Her scorn had shamed him into silence.

Skye turned
back toward the diner, seeing her distorted reflection in the window glass, and the questions came again: What am I? What is this thing inside me?

She had always laughed off
the woo-woo chatter of the babysitter Maria, who rolled her eyes and crossed herself as she told breathless tales of Satan’s spawn—shapeshifters and demons and half-men—running amok in the foothills across the border. But now these lurid tales seemed pretty good descriptions of the dark thing inside her.

She submerged these thoughts, her focus shifting to her brother and the giant still seated in the booth. Gene sat upright, his hands on the edge of the table as if he was about to push himself to standing. The huge s
heriff was relaxed, arms resting on the back of his seat. Skye wondered why her brother was here with Drum.

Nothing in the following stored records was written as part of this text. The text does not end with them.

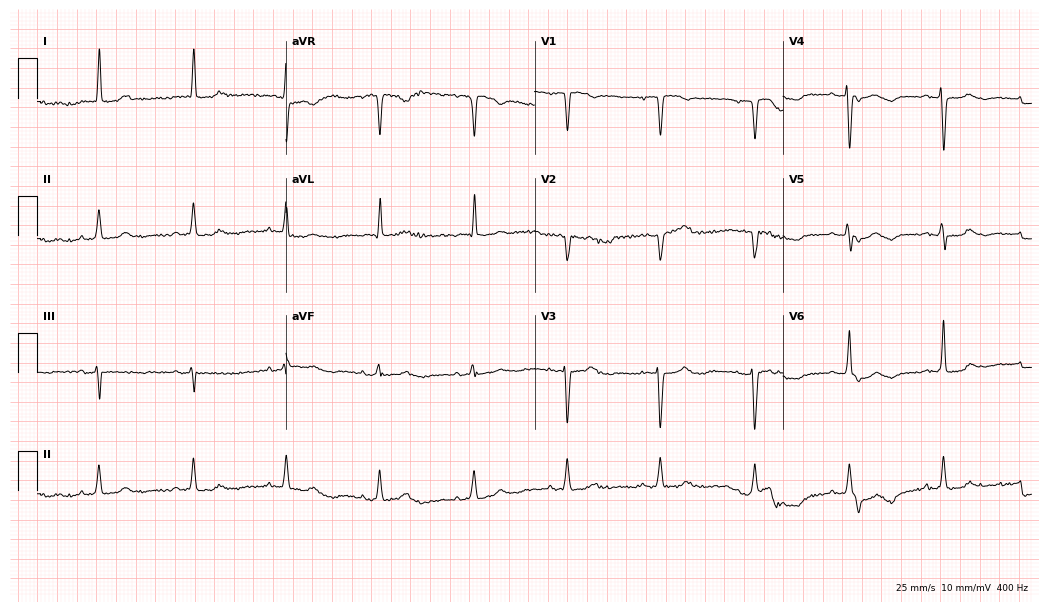
Electrocardiogram (10.1-second recording at 400 Hz), an 84-year-old female. Of the six screened findings (first-degree AV block, right bundle branch block, left bundle branch block, sinus bradycardia, atrial fibrillation, sinus tachycardia), none is recorded.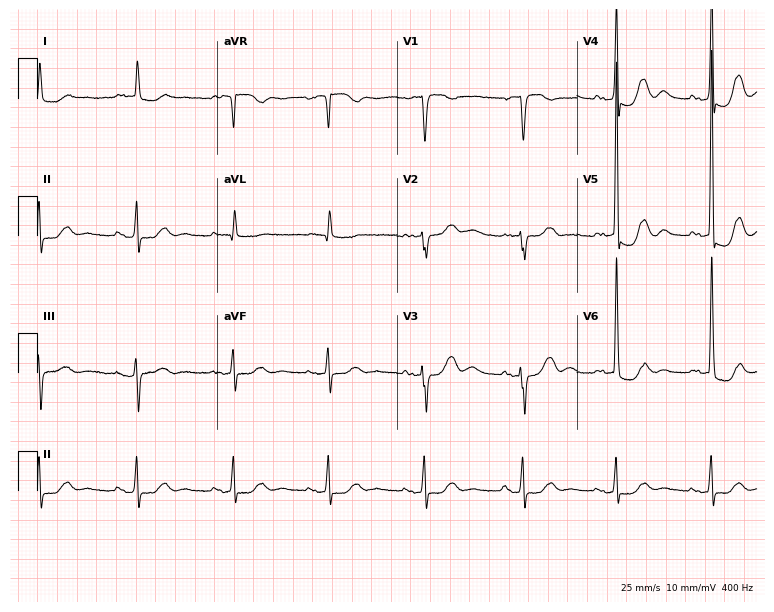
12-lead ECG from a female patient, 76 years old (7.3-second recording at 400 Hz). No first-degree AV block, right bundle branch block, left bundle branch block, sinus bradycardia, atrial fibrillation or sinus tachycardia recorded for this tracing. Other findings, if any, are not listed.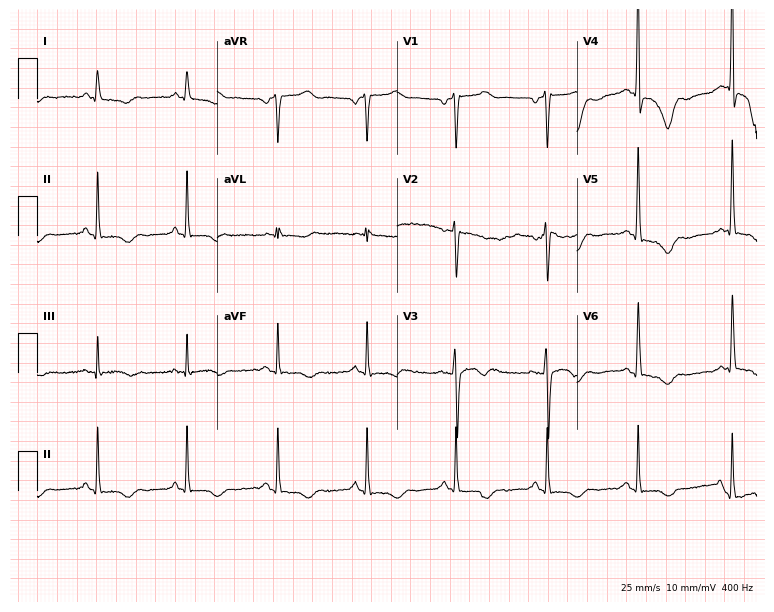
ECG — a 49-year-old male. Screened for six findings — first-degree AV block, right bundle branch block (RBBB), left bundle branch block (LBBB), sinus bradycardia, atrial fibrillation (AF), sinus tachycardia — none is recorded. Findings outside these six are not listed.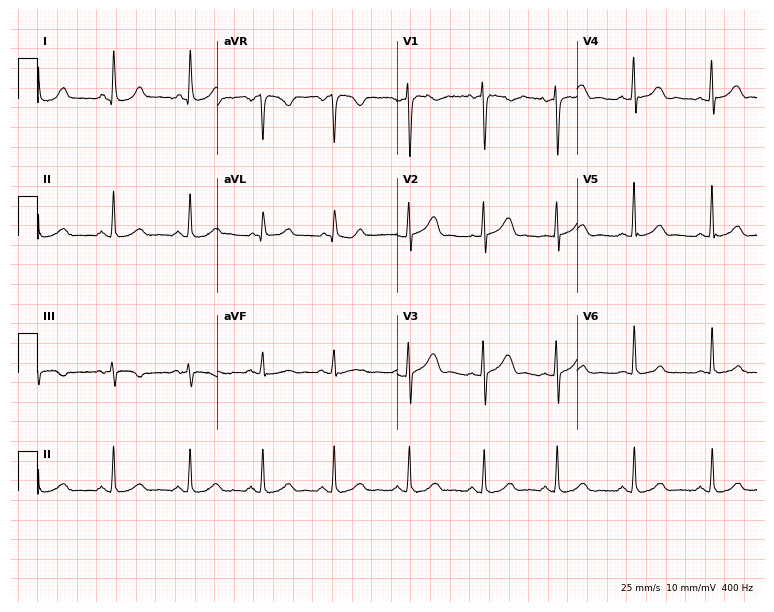
Standard 12-lead ECG recorded from a female patient, 50 years old. Read as a normal ECG.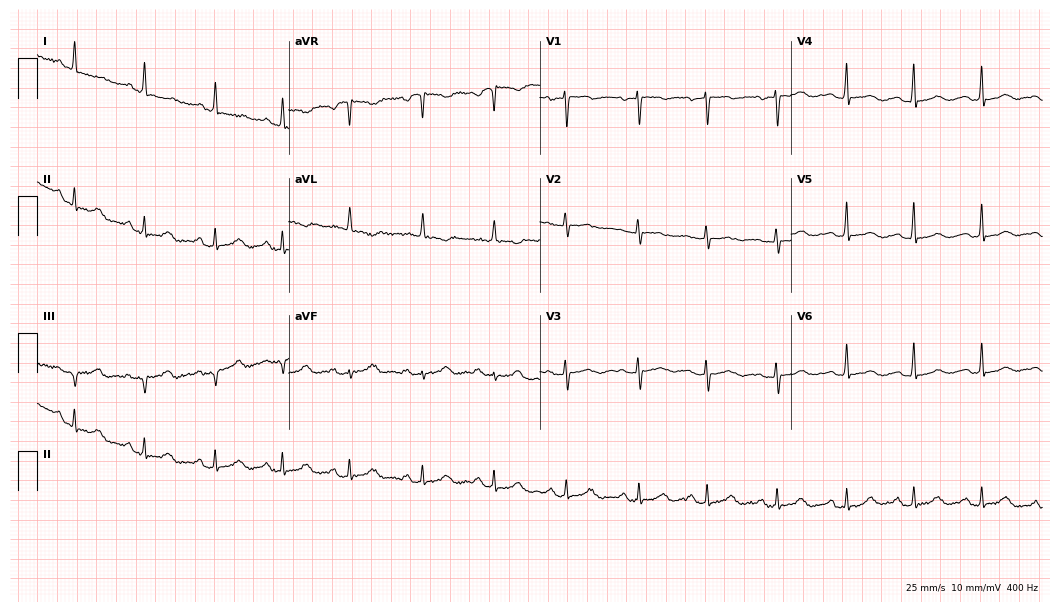
12-lead ECG from a 45-year-old woman. Screened for six findings — first-degree AV block, right bundle branch block, left bundle branch block, sinus bradycardia, atrial fibrillation, sinus tachycardia — none is recorded. Other findings, if any, are not listed.

She’d overheard enough conversations between Gene and her uncle over the years to understand that Drum was offensive to all they stood for.

“Dellbert Drum makes me ashamed of this uniform,” she’d once heard Lavender say, hunched with Gene at the table in the kitchen of the house she’d been brought up in, the two men drinking coffee, discussing ways to unseat the corrupt lawman who ruled the neighboring county like a feudal lord, the cancer of his corruption eating its way across the county line.

Whatever business he had with Drum was over and Gene stood and took his hat and exited the diner. He stopped and stared at Skye, his face hollowed out.

“What’s wrong, Gene?”

Her brother shook his head. “I’ll talk to you at home.” He got into the patrol car and drove away.

Skye went into the diner as the massive lawmen levered himself upright, set his hat on his head, gave her a wink and strode to the door. There was no mention of payment for his drink.

As Skye cleared the table Minty came in, hurrying toward the locker room, her heels beating a little staccato tune.

“You done something to your hair?” she asked, as she passed in a cloud of scent.

“No,” Skye said, putting the dirty glass on the serving hatch, in time to catch Earl mooning over Minty’s retreating ass.

The night dragged. Earl stayed in the kitchen, nursing his lust and a bottle of whiskey, keeping a maudlin flow of old Willie Nelson ballads piping through the tinny speakers. Minty sat at a table reading a gossip magazine. Every few minutes she’d snap open the compact mirror she kept in her pocket and touch up her lipstick, looking hopefully toward the door. Skye hovered behind the counter, wiping at blemish-free glassware, restless and anxious, dreading the conversation awaiting her at home.